Senthil Nathan is embarrassed to see that not one member of his gang is loyal to him. During the melee, another twist occurs where an old henchman of Senthil Nathan reveals that Raja isn't Senthil Nathan's son. Senthil Nathan had ordered the henchman to steal somebody's child, because Senthil Nathan's father had threatened to disown him. Senthil Nathan could have prevented the situation only by proving that Senthil Nathan fathered the child. In the end, Senthil Nathan and his remaining cronies are arrested and Rani's father is set free. After being reunited with his son and his would be daughter-in-law, Durai decides to settle down. However, Sami decides that his destiny might have written something else for him and leaves. Soon Durai spots a Burka-clad woman who is actually Sami. Sami tells Durai that he will not let the latter spend the rest of his life without him. Durai relents and goes home with his friend.

==Production==
The court scenes were shot at Saradha Studios. Suryanarayanan, one of the film's producers appeared as court judge in the film.
== Soundtrack ==
Music was composed by T. R. Pappa and lyrics were written by Kannadasan.
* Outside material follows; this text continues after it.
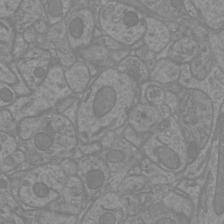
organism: Mouse
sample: Cortical neurons

| No. | Title | Singer(s) | Length |
|---|---|---|---|
| 1. | "Iru Mangani Pol" | S. P. Balasubrahmanyam, Jayalalithaa | 03:13 |
| 2. | "Iruvu Muzhuthum" | M. R. Vijaya | 04:51 |
| 3. | "Parthen Oru Azhagi" | T. M. Soundararajan | 04:48 |
| 4. | "Thana kidachathaiya (Ithu Saavi)" | Kovai Soundararajan, S. P. Balasubrahmanyam |  |

== Reception ==
Kanthan of Kalki compared the film unfavourably to the original.

== Impact ==
Jayalalithaa's opponents in politics circulated a still from Vairam showing her as a cabaret dancer to tarnish her image.